How to Build a Better Shower Niche
A tile and stone pro offers detailed instructions for designing and installing a beautiful, custom niche with any type of tile.
Synopsis: Remodeler Joshua Oduin walks through the process of building a shower niche that successfully blends with the surrounding tile and acts as an accent to bring the bathroom together. He explains the importance of location, outlines the differences in using a premade or custom niche box, and walks step by step through the process of installing the niche: first installing the box, then setting the wall tile and mitering the edges, then setting the tile in the niche starting at the bottom before installing the shelf and the upper tile. Detailed photographs and illustrations demonstrate the process.
Bonus: See additional tips for cutting mitered tiles here: Mitered Joints Make a Tiled Shower Niche Shine
Niches add a very functional element to any shower enclosure. They can also add beauty. Unfortunately, most lack attention to detail. Too often the placement is off, the wall tile meets the niche awkwardly, or the outside edges are rough and unfinished looking. This is a missed opportunity.

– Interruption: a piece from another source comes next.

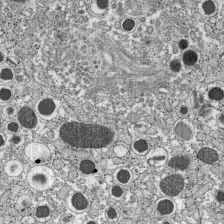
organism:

After a decade of building niches many different ways, I’ve developed a set of techniques that ensure the niche blends cleanly with the surrounding wall tile and acts as an accent to bring the bathroom together. The approach can be adapted to any tile style by varying the techniques for finishing the edges. Subway tile, for example, can usually be purchased with factory bullnose edging that aligns nicely with the exterior of the box. For porcelain and marble, on the other hand, I create my own edging elements, as shown here.
In any case, the front end of my technique— integrating the niche box into the surrounding wall tile—is always the same, and starts with a careful layout.
It’s important to think about location and design early in the process. The size of the niche should be driven by the needs of the occupants, and there should be no plumbing, ducting, electrical fixtures, or structural/ load-bearing members in the niche location. If possible, the niche should not be placed in an exterior wall, which could interfere with insulation.